Clinical Trial: Paclitaxel Compared With Doxorubicin in Treating Patients With Advanced AIDS-Related Kaposi's Sarcoma

This study is no longer recruiting patients.

Sponsors and Collaborators: National Cancer Institute (NCI)
AIDS Associated Malignancies Clinical Trials Consortium
Southwest Oncology Group
Eastern Cooperative Oncology Group
Information provided by: National Cancer Institute (NCI)

Purpose

RATIONALE: Drugs used in chemotherapy use different ways to stop tumor cells from dividing so they stop growing or die. It is not yet known whether paclitaxel is more effective than doxorubicin in treating patients with advanced AIDS -related Kaposi's sarcoma. PURPOSE: Randomized phase III trial to compare the effectiveness of paclitaxel with that of doxorubicin in treating patients who have advanced AIDS-related Kaposi's sarcoma.

Condition Treatment or Intervention Phase
epidemic Kaposi's sarcoma
 Procedure: chemotherapy
 Drug: doxorubicin HCl liposome
 Drug: paclitaxel
Phase III

MedlinePlus related topics:  Kaposi's Sarcoma

Study Type: Interventional
Study Design: Treatment

Official Title: Phase III Randomized Study of Paclitaxel Versus Doxorubicin HCL Liposome in Patients with Advanced AIDS-Associated Kaposi's Sarcoma

Further Study Details: 

Study start: January 1999

OBJECTIVES: I. Compare the effect of paclitaxel versus doxorubicin HCL liposome on progression-free survival and quality of life of patients with advanced AIDS-related Kaposi's sarcoma. II. Compare the toxicity profile of intravenous paclitaxel with that of doxorubicin HCL liposome in these patients.
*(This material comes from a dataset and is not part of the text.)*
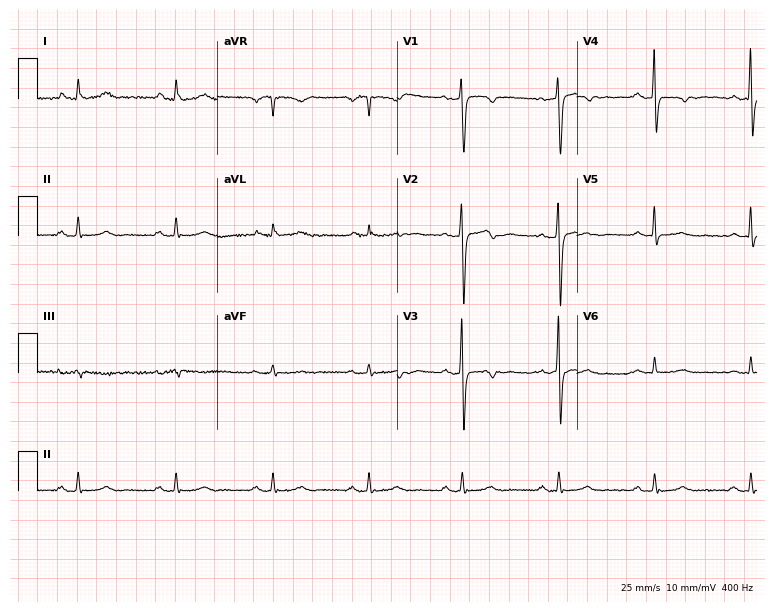
Resting 12-lead electrocardiogram. Patient: a female, 51 years old. None of these six findings is recorded: first-degree AV block, right bundle branch block, left bundle branch block, sinus bradycardia, atrial fibrillation, sinus tachycardia. Other findings, if any, are not listed.

III. Compare the overall and complete response rate to these two treatments in these patients. IV. Evaluate the effect of intravenous paclitaxel as compared with doxorubicin HCL liposome on the clinical courses of HIV infection in patients with AIDS-related Kaposi's sarcoma. V. Explore the relationship between viral load and response to the therapy for these patients. VI. Describe the relationship between "technical" response and the clinical benefit of therapy.

PROTOCOL OUTLINE: This is a randomized study. Patients are randomized to receive either paclitaxel (arm I) or doxorubicin HCL liposome(arm II). Arm I patients receive paclitaxel over 3 hours by intravenous infusion. Treatment course repeats every 2 weeks. Patients are evaluated every third course. Arm II patients receive doxorubicin HCL liposome over 30-60 minutes by intravenous infusion. Treatment course is repeated every 3 weeks. Patients are evaluated before every odd course. Patients in both arms continue treatment if there is no disease progression or unacceptable toxicity. Patients with complete response continue on study treatment for 2 courses beyond documented complete response. Quality of life is assessed before, during, and after treatment. Patients are followed every 3 months for the first 2 years, then every 6 months for years 2-5, and then annually thereafter.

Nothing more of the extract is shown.